Namun, meski lebih “berbudaya”, penaklukan Yunani tetaplah dominasi. Kota-kota dipaksa mengadopsi budaya Yunani, agama-agama lokal ditekan, elit pribumi diganti oleh gubernur Yunani.
Ciri khas Yunani: penaklukan berarti dominasi budaya. Orang boleh hidup, tapi harus mengadopsi “jiwa Yunani”.
---
3. Romawi: Penaklukan dengan Besi dan Jalan Raya
Bangsa Romawi dikenal dengan militernya yang disiplin. Ketika mereka menaklukkan Yerusalem (70 M), Jenderal Titus memimpin pengepungan berbulan-bulan. Bait Suci Kedua dihancurkan, lebih dari 100.000 orang terbunuh.
Romawi membangun kota dengan jalan raya, amfiteater, aquaduct, dan hukum. Tapi semua itu berbalut penindasan. Penduduk asli dijadikan warga kelas dua, pajak tinggi dipungut untuk membiayai ambisi imperium.
Ciri khas Romawi: penaklukan berarti integrasi dalam mesin imperium. Kota dibangun, tapi rakyat ditundukkan dengan pajak dan kekuatan besi.
---
4. Persia: Penaklukan dengan Dendam
Persia Sasaniyah merebut Yerusalem tahun 614 M di bawah Raja Khosrow II. Mereka masuk dengan dukungan sebagian Yahudi, yang saat itu membalas dendam pada Bizantium Kristen. Puluhan ribu orang Kristen dibantai, Relik Salib Agung dirampas.
Persia tidak membangun kota itu; mereka hanya ingin menunjukkan kekuatan, menegaskan dendam keagamaan.
Ciri khas Persia: penaklukan berarti balas dendam. Mereka masuk dengan darah dan meninggalkan luka.
---
5. Cina: Penaklukan dengan Tribut dan Sentralisasi
Bangsa Cina sejak Dinasti Qin dan Han menaklukkan wilayah dengan cara berbeda. Mereka jarang menghancurkan total, tetapi memasukkan wilayah baru ke dalam sistem tribut. Setiap raja lokal harus datang memberi upeti, tanda tunduk pada “Putra Langit” di Tiongkok.
Namun, siapa yang melawan akan ditindas habis-habisan. Lihat bagaimana Dinasti Qing menaklukkan Tibet atau Turkestan Timur: dengan memaksa integrasi budaya, bahasa, bahkan agama.
Ciri khas Cina: penaklukan berarti subordinasi dalam sistem tribut.

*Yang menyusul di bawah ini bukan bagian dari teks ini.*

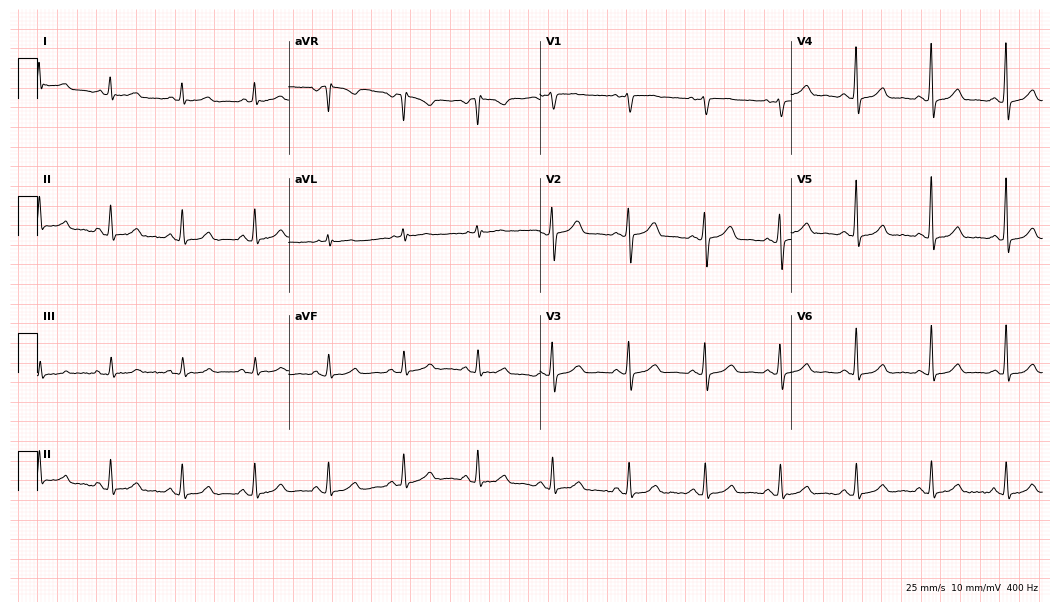
Resting 12-lead electrocardiogram. Patient: a female, 69 years old. Read as a normal ECG.

Kota boleh berdiri, asal tunduk pada Kaisar.
---
6. Eropa: Penaklukan dengan Kolonialisme dan Ekonomi
Bangsa Eropa, terutama sejak abad ke-15, menaklukkan dunia dengan kapal dan meriam. Portugis di Malaka (1511), Spanyol di Amerika (1492), Belanda di Nusantara (1600-an), Inggris di India (1757).
Mereka jarang menghancurkan total kota, tapi merampas ekonomi: rempah, emas, kapas, gula, bahkan manusia (perbudakan). Kota-kota dibiarkan hidup, tapi hanya sebagai mesin produksi bagi imperium Eropa.
Ciri khas Eropa: penaklukan berarti kolonisasi dan eksploitasi ekonomi. Mereka meninggalkan rel kereta, tapi merampas kekayaan tanah.
---
7. Islam: Membebaskan dengan Rahmat
Berbeda dengan semuanya, Islam hadir bukan sekadar menaklukkan. Rasulullah ï·º bersabda:
> “Sesungguhnya aku diutus tidak lain hanyalah untuk menyempurnakan akhlak mulia.” (HR. Ahmad).
Ketika Umar bin Khattab r.a. memasuki Yerusalem (638 M), ia datang bukan dengan pasukan merajalela, tetapi dengan pakaian sederhana. Patriark Sophronius menyerahkan kunci kota, dan Umar menandatangani Piagam Aelia: menjamin kebebasan beragama bagi Kristen dan Yahudi. Tidak ada pembunuhan, tidak ada pengusiran.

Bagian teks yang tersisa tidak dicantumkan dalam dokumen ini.